The 100-kernel weight of corn seed is a crucial metric for assessing corn quality, and the current measurement means mostly involve manual counting of kernels followed by weighing on a balance, which is labour-intensive and time-consuming. Aiming to address the problem of low efficiency in measuring the 100-kernel weight of corn seeds, this study proposes a measurement method based on deep learning and machine vision. In this study, high-contrast camera technology was utilised to capture image data of corn seeds. And improvements were made to the feature extraction network of the YOLOv5 model by incorporating the MobileNetV3 network structure. The novel model employs deep separable convolution to decrease parameters and computational load. It incorporates a linear bottleneck and inverted residual structure to enhance efficiency. It introduces an SE attention mechanism for direct learning of channel number features and updates the activation function. Algorithms and experiments were subsequently designed to calculate the 100-grain weight in conjunction with the output of the model.
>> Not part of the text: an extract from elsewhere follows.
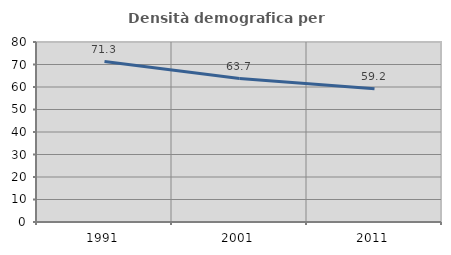
| Category | Densità demografica |
|---|---|
| 1991.0 | 71.321 |
| 2001.0 | 63.742 |
| 2011.0 | 59.233 |

The outcomes revealed that the enhanced model in this study achieved an accuracy of 90.1%, a recall rate of 91.3%, and a mAP (mean average precision) value of 92.2%. While meeting production requirements, this model significantly reduces the number of parameters compared to alternative models—50% of the original model. In an applied study focused on measuring the 100-kernel weight of corn seeds, the counting accuracy yielded a remarkable 97.18%, while the accuracy for weight measurement results reached 94.2%. This study achieves both efficient and precise measurement of the 100-kernel weight of maize seeds, presenting a novel perspective in the exploration of maize seed weight.

玉米种子的百粒重是评估玉米质量的一个关键指标,目前的测量手段主要是人工数粒,然后在天平上称重,这是一种劳动密集型和耗时的方法。针对玉米种子百粒重测量效率低的问题,本研究提出了一种基于深度学习和机器视觉的测量方法。本研究采用高对比度相机技术对玉米种子进行图像数据采集。并结合MobileNetV3网络结构对YOLOv5模型的特征提取网络进行了改进。该模型采用深度可分离卷积来减少参数和计算量。它采用线性瓶颈和倒立残余结构来提高效率。引入了一种SE关注机制,用于直接学习频道号特征,并更新了激活函数。随后设计算法和实验,结合模型的输出计算100粒重。结果表明,该模型的准确率为90.1%,查全率为91.3%,mAP (mean average precision)值为92.2%。在满足生产要求的同时,与其他型号相比,该型号大大减少了参数数量-原始型号的50%。在一项以玉米种子百粒重测量为重点的应用研究中,计数准确率达到了97.18%,而称重结果的准确率达到了94.2%。本研究实现了玉米种子百粒重的高效、精确测量,为玉米种子重的研究提供了新的视角。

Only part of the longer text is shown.